DATA TO EXAMINE START
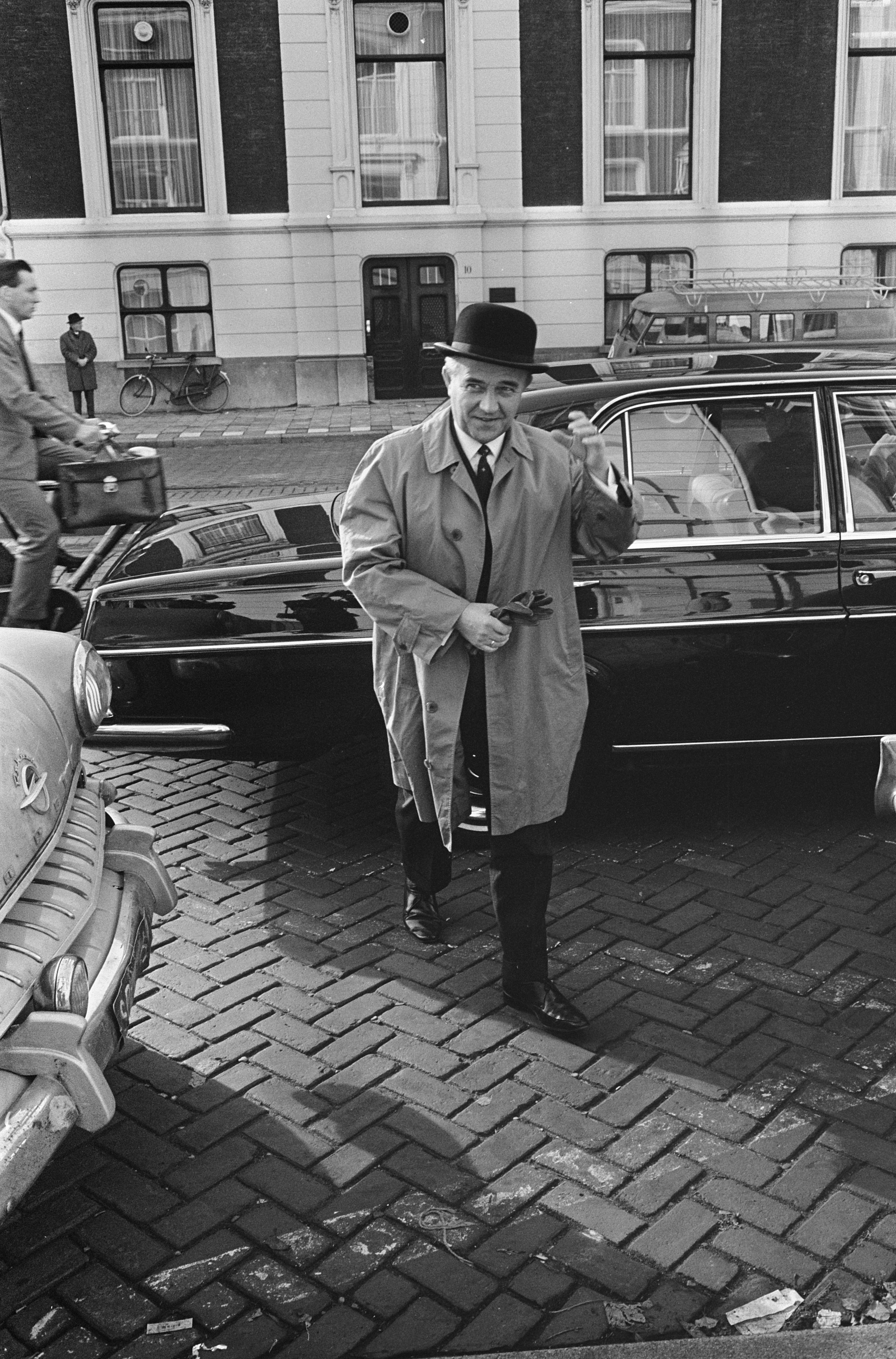 Collectie / Archief : Fotocollectie Anefo Reportage / Serie : Kabinetscrisis 1966: De nacht van Schmelzer Beschrijving : Minister van Defensie Piet de Jong (KVP) arriveert bij het kantoor van formateur Drs. W.K.N. (Norbert) Schmelzer (KVP) Datum : 27 oktober 1966 Locatie : Den Haag, Zuid-Holland Trefwoorden : kabinetscrises, ministers, politiek Persoonsnaam : Jong, P.J.S. de Fotograaf : Fotograaf Onbekend / Anefo Auteursrechthebbende : Nationaal Archief Materiaalsoort : Negatief (zwart/wit) Nummer archiefinventaris : bekijk toegang 2.24.01.05 Bestanddeelnummer : 919-7272
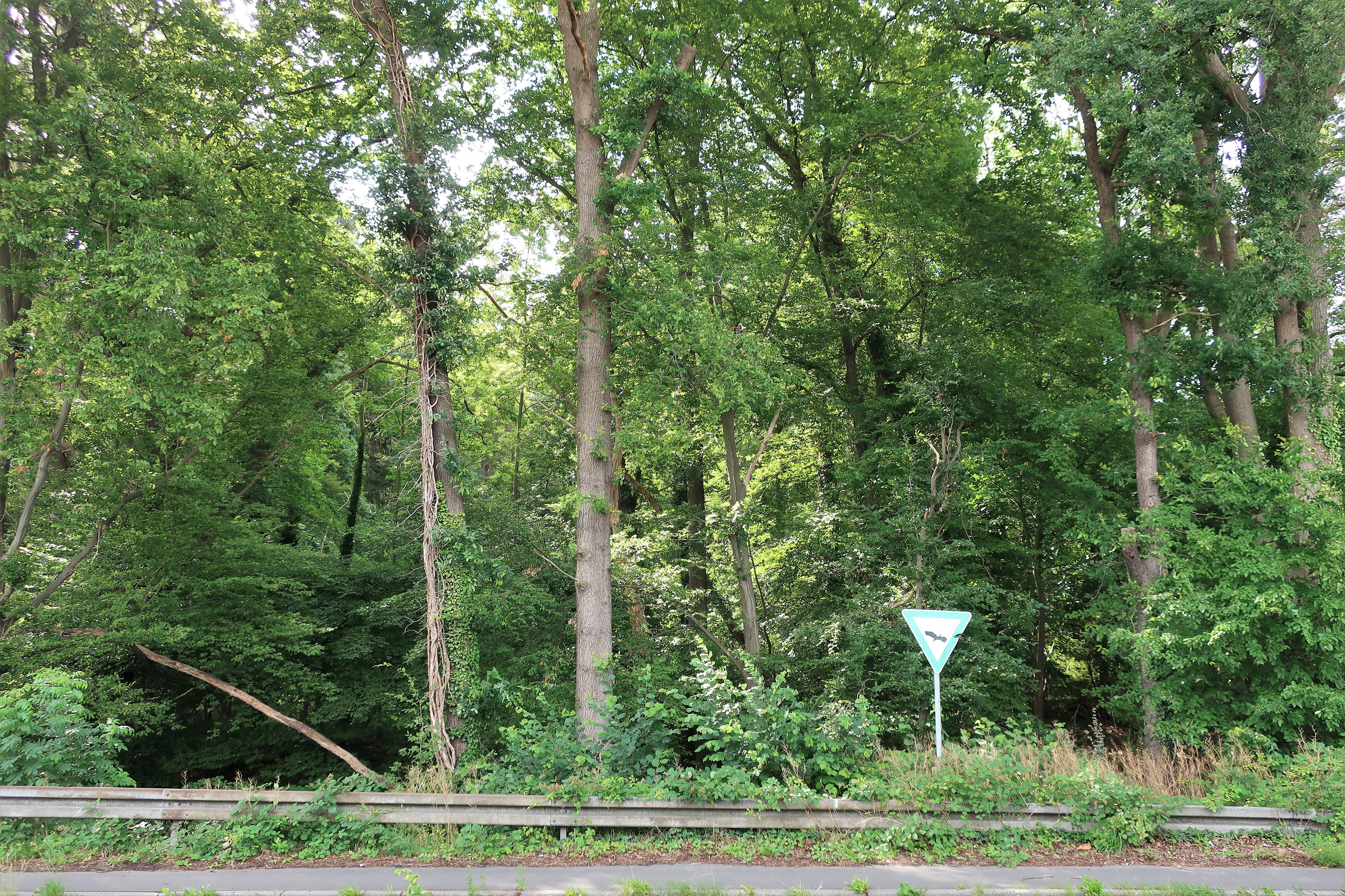 Geschützter Landschaftsbestandteil 1.4.2.19 „Wald und Teiche Gut Schönfeld“ in Hagen-Vorhalle, östlich von Gut Schönfeld. Es handelt sich um einen Laubwald mit einigen Kiefern, in dem 5 Teiche künstlich durch Bachaufstauungen angelegt wurden, sowie um eine Wiesenbrache.
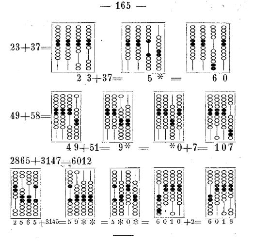 Азбука Л. Н. Толстого, 1872, стр 162
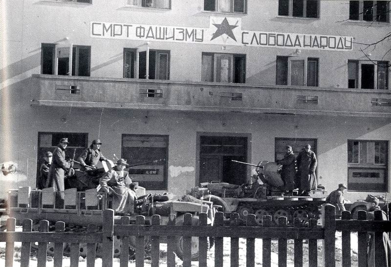 Srpskohrvatski / српскохрватски: Operacija "Kugličasta munja". Nemački brdski lovci, pripadnici III bataljona 98. puka 1. brdske divizije, poziraju za fotografiju na svojim poluguseničarima (Sd.Kfz. 10/4) ispred ogromne partizanske parole "Smrt fašizmu – sloboda narodu", napisane ćirilicom na fasadi Hotela "Čajniče" (u kojem je prethodno bio smešten partizanski štab). Na sredini fasade još uvek se vidi nemačko "V" (Viktorija, pobeda), preko kojeg su partizani nacrtali svoju petokraku. U gradu Čajniču proteklih je nedelju dana boravila partizanska II dalmatinska brigada (II proleterske divizije), koja se ovog puta, suočena sa vidno nadmoćnijim neprijateljem, povukla bez borbe.[1] Srpskohrvatski / српскохрватски: Operation "Ball Lightning". German mountain troopers, members of the III Battalion, 98th Regiment, 1st Mountain Division, pose for a photograph in their half-tracks (Sd.Kfz. 10/4) in front of a huge Partisan slogan "Death to fascism – freedom to the people", written on the facade of Hotel "Čajniče" (which previously housed the Partisan headquarters). Still visible in the middle of the facade is a German "V" (Victoria, victory), which was overpainted by the Partisans with their five-pointed star. Staying in the town of Čajniče for the past week was the Partisan II Dalmatian Brigade (of the II Proletarian Division), which, faced with a clearly superior enemy, withdrew without a fight this time.
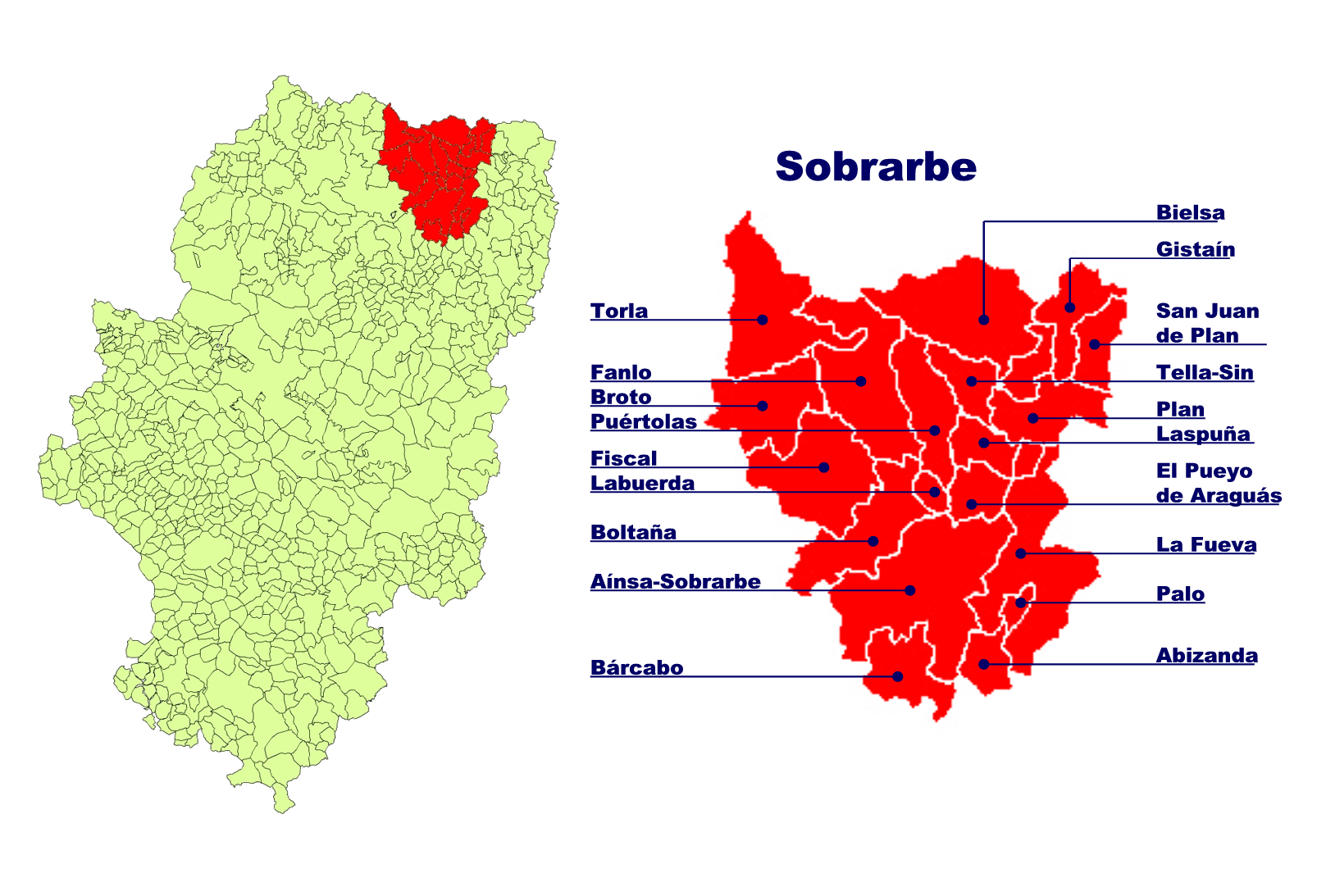 Comarca de Sobrarbe
DATA TO EXAMINE END
TRY IT
Every line from the one holding "Geschützter Landschaftsbestandteil 1.4.2.19" through the final line of the data above is to be reproduced exactly, both ends included, with the pictures left out.

SOLUTION FOR THIS EXERCISE
 Geschützter Landschaftsbestandteil 1.4.2.19 „Wald und Teiche Gut Schönfeld“ in Hagen-Vorhalle, östlich von Gut Schönfeld. Es handelt sich um einen Laubwald mit einigen Kiefern, in dem 5 Teiche künstlich durch Bachaufstauungen angelegt wurden, sowie um eine Wiesenbrache.
 Азбука Л. Н. Толстого, 1872, стр 162
 Srpskohrvatski / српскохрватски: Operacija "Kugličasta munja". Nemački brdski lovci, pripadnici III bataljona 98. puka 1. brdske divizije, poziraju za fotografiju na svojim poluguseničarima (Sd.Kfz. 10/4) ispred ogromne partizanske parole "Smrt fašizmu – sloboda narodu", napisane ćirilicom na fasadi Hotela "Čajniče" (u kojem je prethodno bio smešten partizanski štab). Na sredini fasade još uvek se vidi nemačko "V" (Viktorija, pobeda), preko kojeg su partizani nacrtali svoju petokraku. U gradu Čajniču proteklih je nedelju dana boravila partizanska II dalmatinska brigada (II proleterske divizije), koja se ovog puta, suočena sa vidno nadmoćnijim neprijateljem, povukla bez borbe.[1] Srpskohrvatski / српскохрватски: Operation "Ball Lightning". German mountain troopers, members of the III Battalion, 98th Regiment, 1st Mountain Division, pose for a photograph in their half-tracks (Sd.Kfz. 10/4) in front of a huge Partisan slogan "Death to fascism – freedom to the people", written on the facade of Hotel "Čajniče" (which previously housed the Partisan headquarters). Still visible in the middle of the facade is a German "V" (Victoria, victory), which was overpainted by the Partisans with their five-pointed star. Staying in the town of Čajniče for the past week was the Partisan II Dalmatian Brigade (of the II Proletarian Division), which, faced with a clearly superior enemy, withdrew without a fight this time.
 Comarca de Sobrarbe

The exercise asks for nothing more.